This diagram tells the whole story at a glance: an author writes many books, a customer places many orders, each order contains many items, and each item refers to one book.

💡 Design Before You Code

Always draw an ER diagram before writing CREATE TABLE statements. It's much easier to spot missing relationships, redundant data, or awkward structures in a diagram than in SQL code. Tools like dbdiagram.io, draw.io, or even pen and paper work great.

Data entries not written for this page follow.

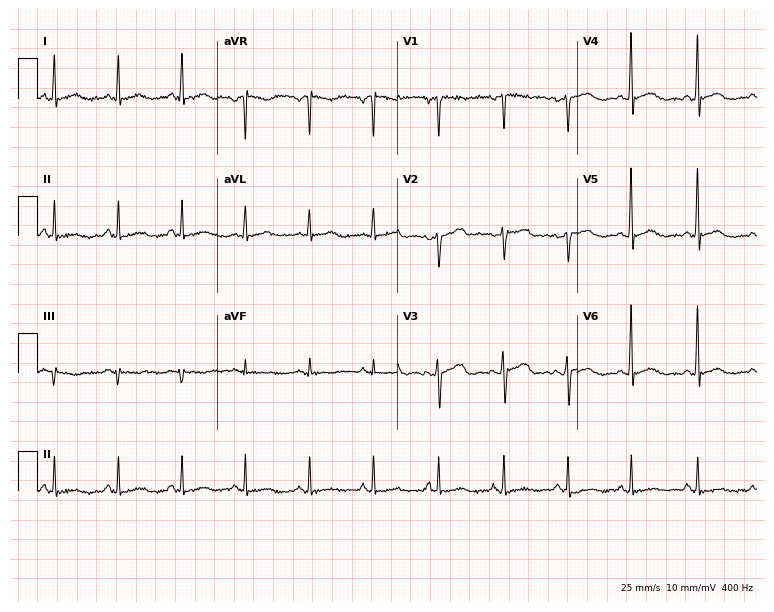
12-lead ECG from a female, 47 years old. Recorded interpretation: within normal limits.
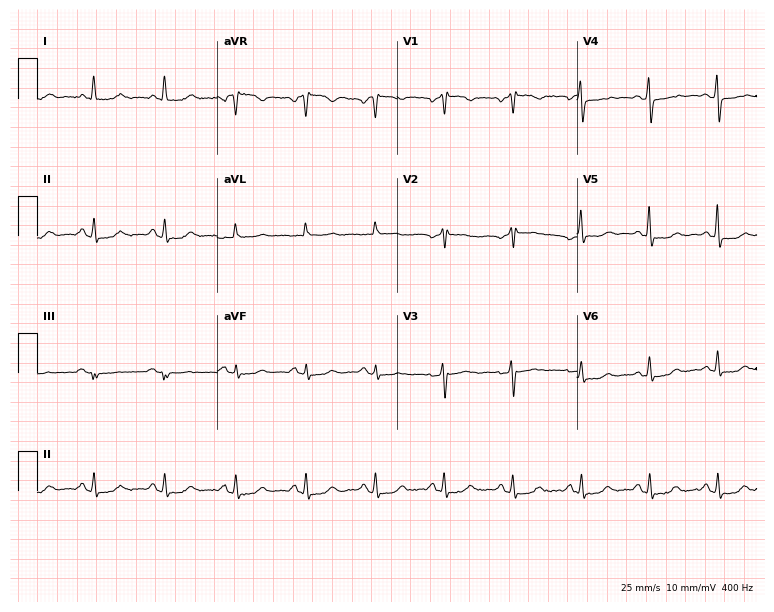
ECG — a female patient, 60 years old. Screened for six findings — first-degree AV block, right bundle branch block, left bundle branch block, sinus bradycardia, atrial fibrillation, sinus tachycardia — none is recorded. Findings outside these six are not listed.
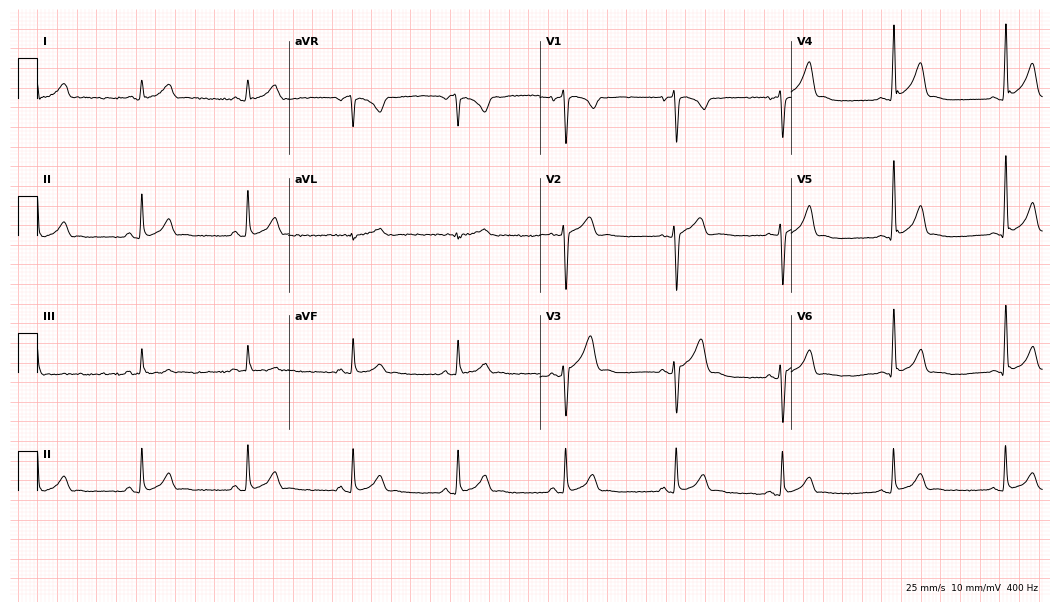
Electrocardiogram (10.2-second recording at 400 Hz), a 26-year-old man. Overall reading on record: normal ECG.
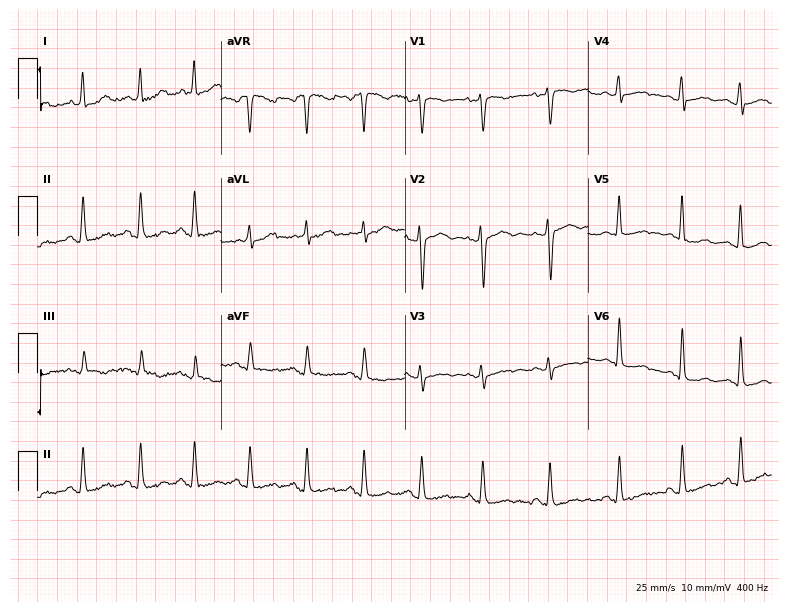
12-lead ECG from a 43-year-old female. Screened for six findings — first-degree AV block, right bundle branch block (RBBB), left bundle branch block (LBBB), sinus bradycardia, atrial fibrillation (AF), sinus tachycardia — none is recorded. Findings outside these six are not listed.
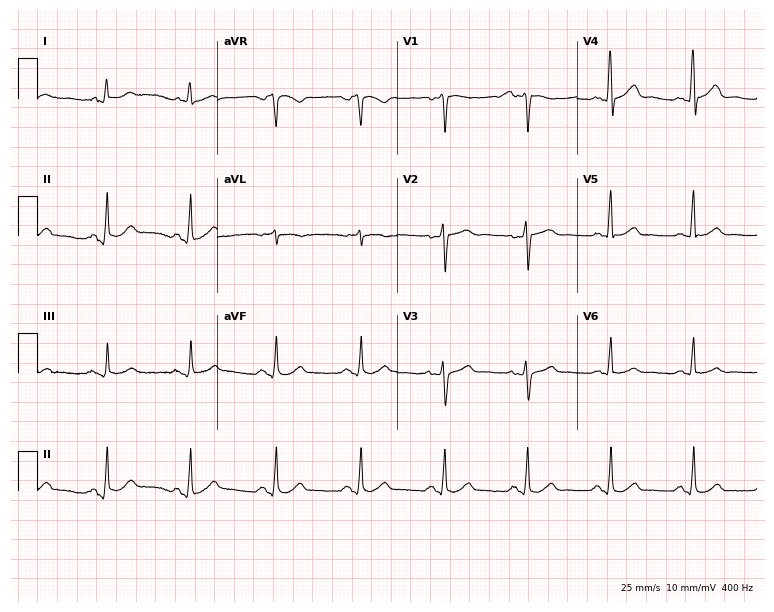
ECG — a 60-year-old male patient. Labelled as a normal ECG.
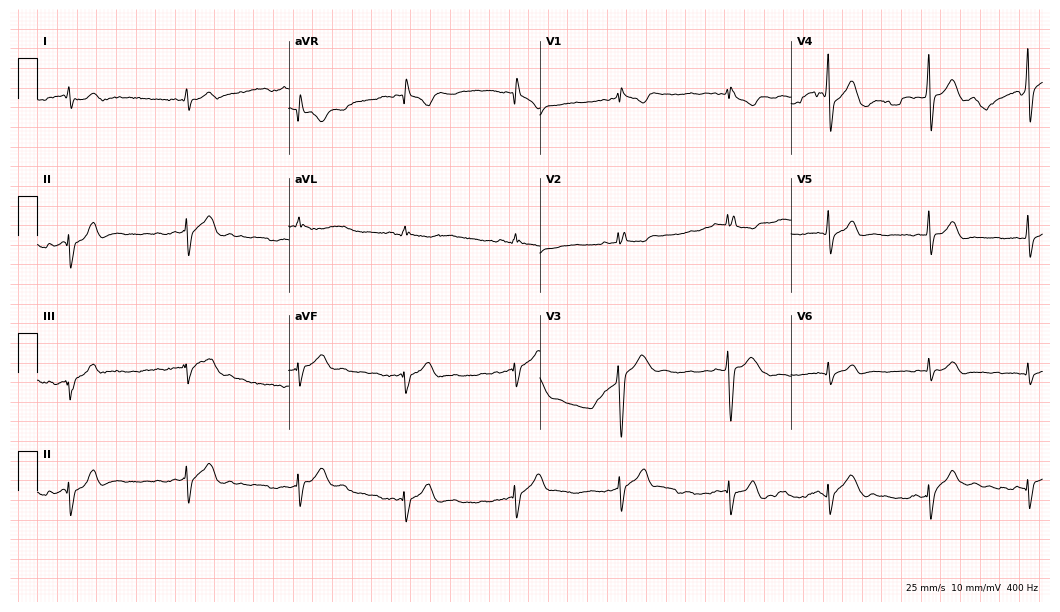
Electrocardiogram (10.2-second recording at 400 Hz), a male patient, 19 years old. Of the six screened findings (first-degree AV block, right bundle branch block, left bundle branch block, sinus bradycardia, atrial fibrillation, sinus tachycardia), none is recorded.
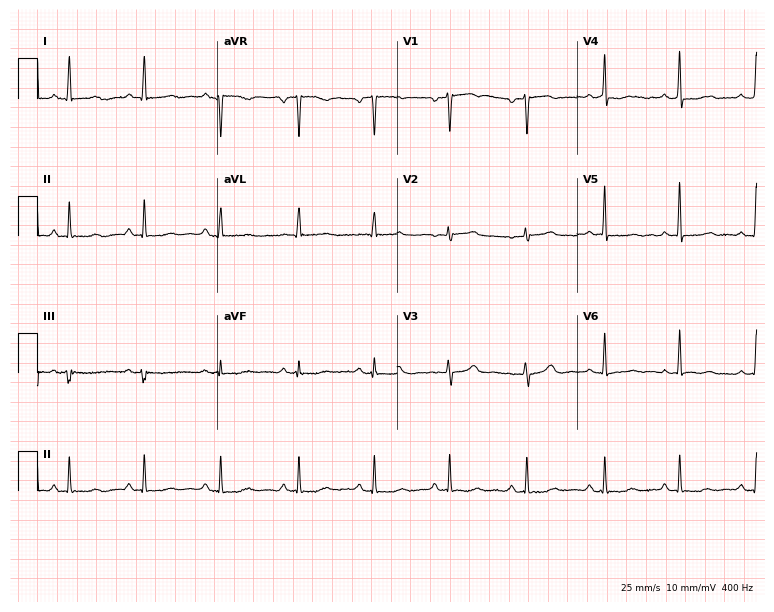
12-lead ECG from a 63-year-old woman. No first-degree AV block, right bundle branch block (RBBB), left bundle branch block (LBBB), sinus bradycardia, atrial fibrillation (AF) or sinus tachycardia recorded for this tracing.
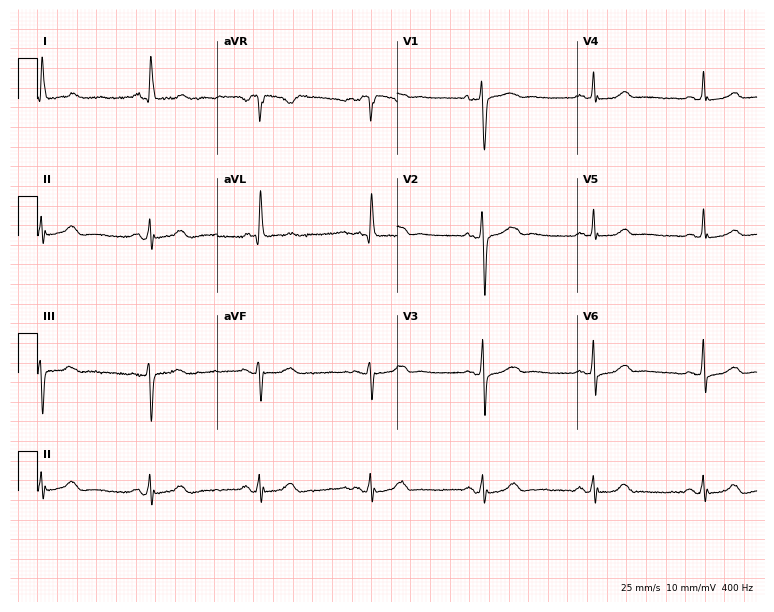
12-lead ECG from a female, 83 years old. Screened for six findings — first-degree AV block, right bundle branch block, left bundle branch block, sinus bradycardia, atrial fibrillation, sinus tachycardia — none is recorded. Only these six findings were labelled.
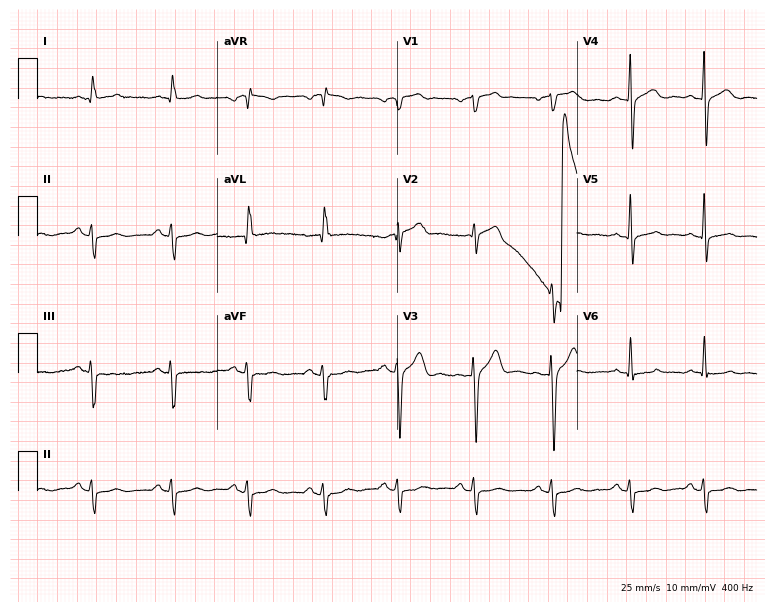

Design Walkthrough: From Requirements to Tables

Let's design a database from scratch. Here are the requirements for a music streaming service:

📋 Requirements

Users have a name, email, and signup date
Artists have a name and genre
Albums have a title, release year, and belong to one artist
Songs have a title, duration, and belong to one album
Users can create playlists with a name and description
Playlists contain songs (in a specific order)

Step 1: Identify Entities

Nouns in the requirements become tables: users, artists, albums, songs, playlists.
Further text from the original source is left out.